When dealing with new datasets, it’s very useful to start by taking a look at their shapes. To do so, inspect the shape attribute:

In : train_dataset.X.shape
Out: (6264, 1024)

In : valid_dataset.X.shape
Out: (783, 1024)

In : test_dataset.X.shape
Out: (784, 1024)

The train_dataset contains a total of 6,264 samples, each of which has an associated feature vector of length 1,024. Similarly, valid_dataset and test_datasetcontain respectively 783 and 784 samples. Let’s now take a quick look at the y vectors for these datasets:

In : np.shape(train_dataset.y)
Out: (6264, 12)

In : np.shape(valid_dataset.y)
Out: (783, 12)

In : np.shape(test_dataset.y)
Out: (784, 12)

There are 12 data points, also known as labels, for each sample. These correspond to the 12 tasks we discussed earlier. In this particular dataset, the samples correspond to molecules, the tasks correspond to biochemical assays, and each label is the result of a particular assay on a particular molecule. Those are what we want to train our model to predict.

There’s a complication, however: the actual experimental dataset for Tox21 did not test every molecule in every biological experiment. That means that some of these labels are meaningless placeholders. We simply don’t have any data for some properties of some molecules, so we need to ignore those elements of the arrays when training and testing the model.

How can we find which labels were actually measured? We can check the dataset’s w field, which records its weights. Whenever we compute the loss function for a model, we multiply by w before summing over tasks and samples. This can be used for a few purposes, one being to flag missing data. If a label has a weight of 0, that label does not affect the loss and is ignored during training. Let’s do some digging to find how many labels have actually been measured in our datasets:

In : train_dataset.w.shape
Out: (6264, 12)

In : np.count_nonzero(train_dataset.w)
Out: 62166

In : np.count_nonzero(train_dataset.w == 0)
Out: 13002

Of the 6,264 × 12 = 75,168 elements in the array of labels, only 62,166 were actually measured. The other 13,002 correspond to missing measurements and should be ignored. You might ask, then, why we still keep such entries around. The answer is mainly for convenience; irregularly shaped arrays are much harder to reason about and deal with in code than regular matrices with an associated set of weights.

Processing Datasets Is Challenging

It’s important to note here that cleaning and processing a dataset for use in the life sciences can be extremely challenging. Many raw datasets will contain systematic classes of errors. If the dataset in question has been constructed from an experiment conducted by an external organization (a contract research organization, or CRO), it’s quite possible that the dataset will be systematically wrong. For this reason, many life science organizations maintain scientists in-house whose job it is to verify and clean such datasets.

In general, if your machine learning algorithm isn’t working for a life science task, there’s a significant chance that the root cause stems not from the algorithm but from systematic errors in the source of data that you’re using.

Now let’s examine transformers, the final output that was returned by load_tox21(). A transformer is an object that modifies a dataset in some way. DeepChem provides many transformers that manipulate data in useful ways. The data-loading routines found in MoleculeNet always return a list of transformers that have been applied to the data, since you may need them later to “untransform” the data.
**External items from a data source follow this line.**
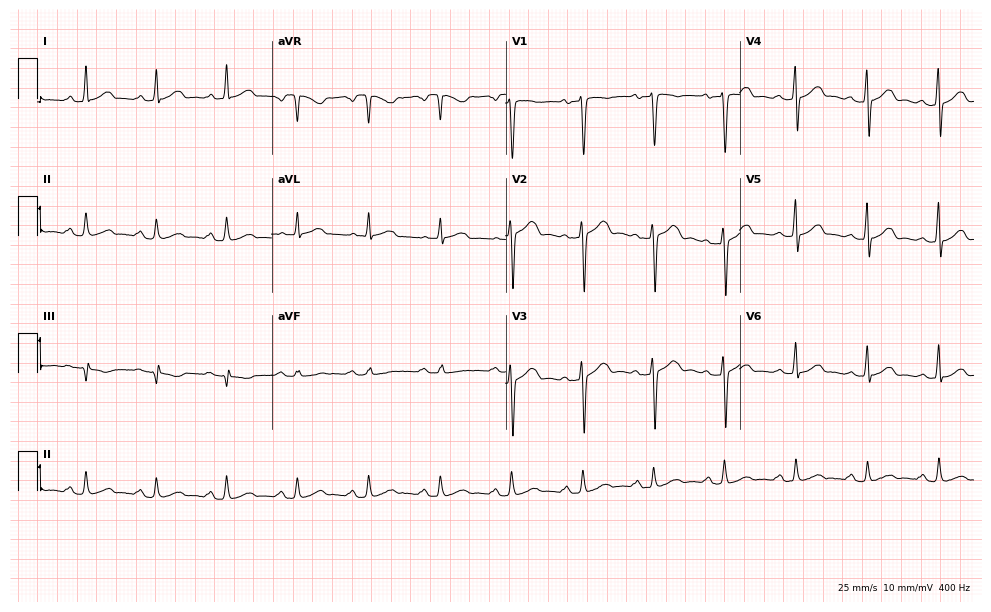
12-lead ECG (9.5-second recording at 400 Hz) from a 33-year-old female patient. Labelled as a normal ECG.
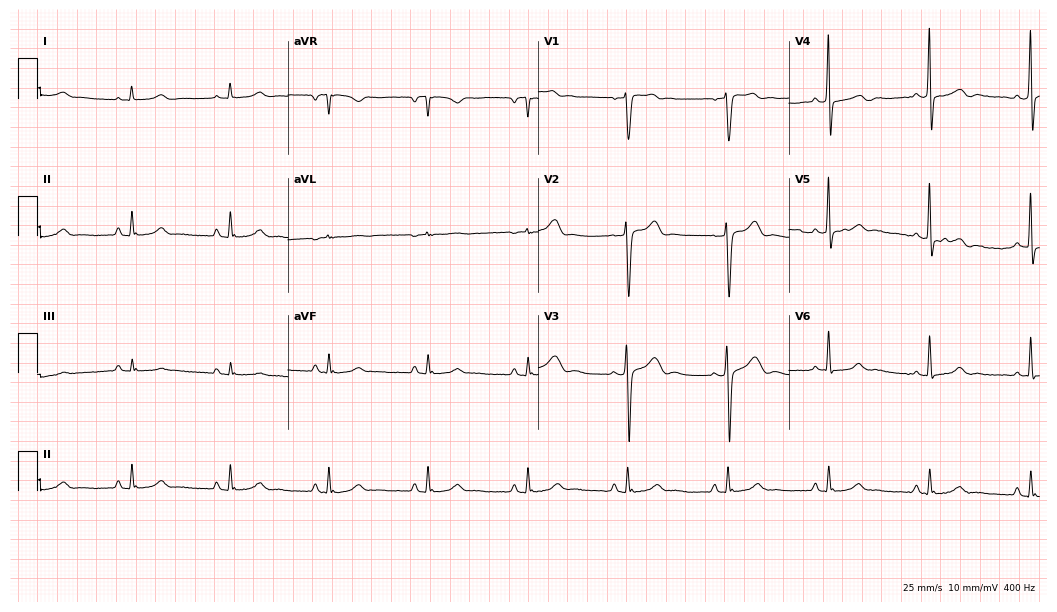
12-lead ECG from a 60-year-old male. Labelled as a normal ECG.
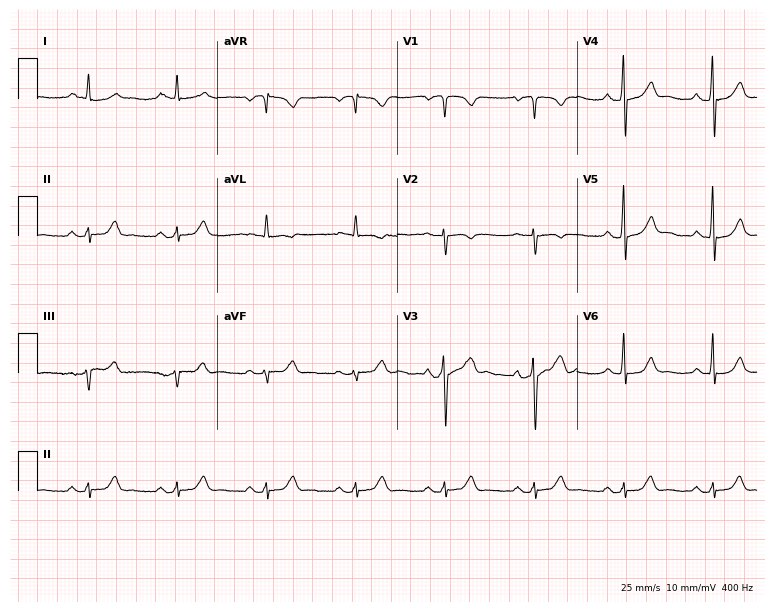
12-lead ECG from a 73-year-old male patient. Recorded interpretation: within normal limits.

Let’s see what we have in this case:

In : transformers
Out: [<deepchem.trans.transformers.BalancingTransformer at 0x7f99dd73c6d8>]
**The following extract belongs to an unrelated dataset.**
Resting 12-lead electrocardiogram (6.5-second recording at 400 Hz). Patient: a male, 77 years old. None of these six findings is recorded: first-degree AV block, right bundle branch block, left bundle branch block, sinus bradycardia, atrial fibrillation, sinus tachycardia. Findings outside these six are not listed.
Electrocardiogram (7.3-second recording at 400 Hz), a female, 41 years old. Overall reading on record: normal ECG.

Here, the data has been transformed with a BalancingTransformer. This class is used to correct for unbalanced data. In the case of Tox21, most molecules do not bind to most of the targets. In fact, over 90% of the labels are 0. That means a model could trivially achieve over 90% accuracy simply by always predicting 0, no matter what input it was given. Unfortunately, that model would be completely useless! Unbalanced data, where there are many more training samples for some classes than others, is a common problem in classification tasks.

Fortunately, there is an easy solution: adjust the dataset’s matrix of weights to compensate. BalancingTransformer adjusts the weights for individual data points so that the total weight assigned to every class is the same. That way, the loss function has no systematic preference for any one class. The loss can only be decreased by learning to correctly distinguish between classes.
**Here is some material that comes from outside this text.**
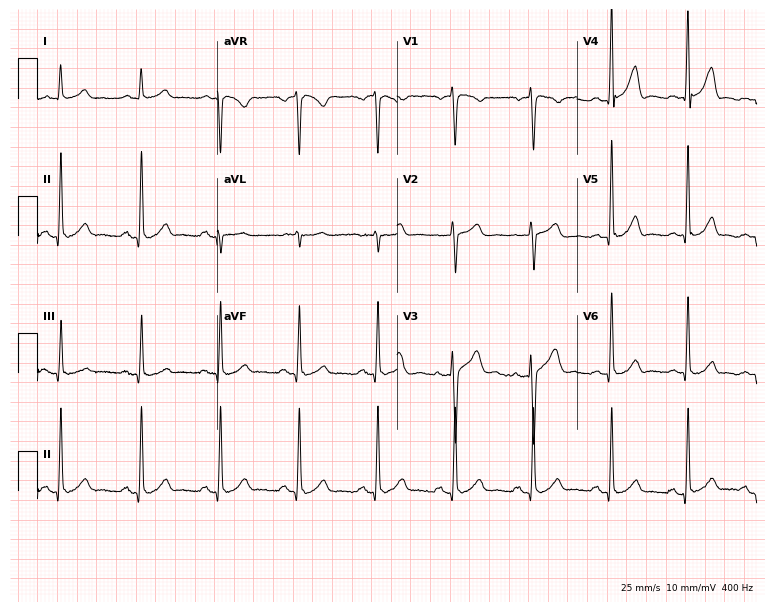
Resting 12-lead electrocardiogram. Patient: a male, 57 years old. Read as a normal ECG.
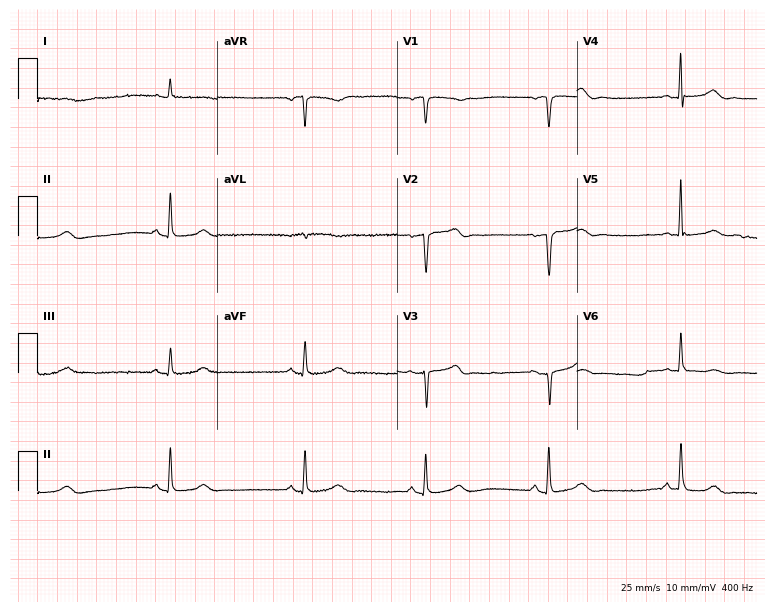
12-lead ECG from a female patient, 80 years old. Findings include sinus bradycardia (a sinus rate of 50 beats per minute or less).

Now that we’ve explored the Tox21 datasets, let’s start exploring how we can train models on these datasets. DeepChem’s dc.models submodule contains a variety of different life science–specific models. All of these various models inherit from the parent class dc.models.Model. This parent class is designed to provide a common API that follows common Python conventions. If you’ve used other Python machine learning packages, you should find that many of the dc.models.Model methods look quite familiar.

In this chapter, we won’t really dig into the details of how these models are constructed. Rather, we will just provide an example of how to instantiate a standard DeepChem model, dc.models.MultitaskClassifier. This model builds a fully connected network (an MLP) that maps input features to multiple output predictions. This makes it useful for multitask problems, where there are multiple labels for every sample. It’s well suited for our Tox21 datasets, since we have a total of 12 different assays we wish to predict simultaneously. Let’s see how we can construct a MultitaskClassifier in DeepChem:

model = dc.models.MultitaskClassifier(n_tasks=12,
n_features=1024,
layer_sizes=[1000])

There are a variety of different options here. Let’s briefly review them. n_tasks is the number of tasks, and n_features is the number of input features for each sample. As we saw earlier, the Tox21 dataset has 12 tasks and 1,024 features for each sample. layer_sizes is a list that sets the number of fully connected hidden layers in the network, and the width of each one. In this case, we specify that there is a single hidden layer of width 1,000.

Now that we’ve constructed the model, how can we train it on the Tox21 datasets? Each Model object has a fit() method that fits the model to the data contained in a Dataset object. Fitting our MultitaskClassifier object is then a simple call:

model.fit(train_dataset, nb_epoch=10)

Note that we added on a flag here. nb_epoch=10 says that 10 epochs of gradient descent training will be conducted. An epoch refers to one complete pass through all the samples in a dataset. To train a model, you divide the training set into batches and take one step of gradient descent for each batch. In an ideal world, you would reach a well-optimized model before running out of data. In practice, there usually isn’t enough training data for that, so you run out of data before the model is fully trained. You then need to start reusing data, making additional passes through the dataset. This lets you train models with smaller amounts of data, but the more epochs you use, the more likely you are to end up with an overfit model.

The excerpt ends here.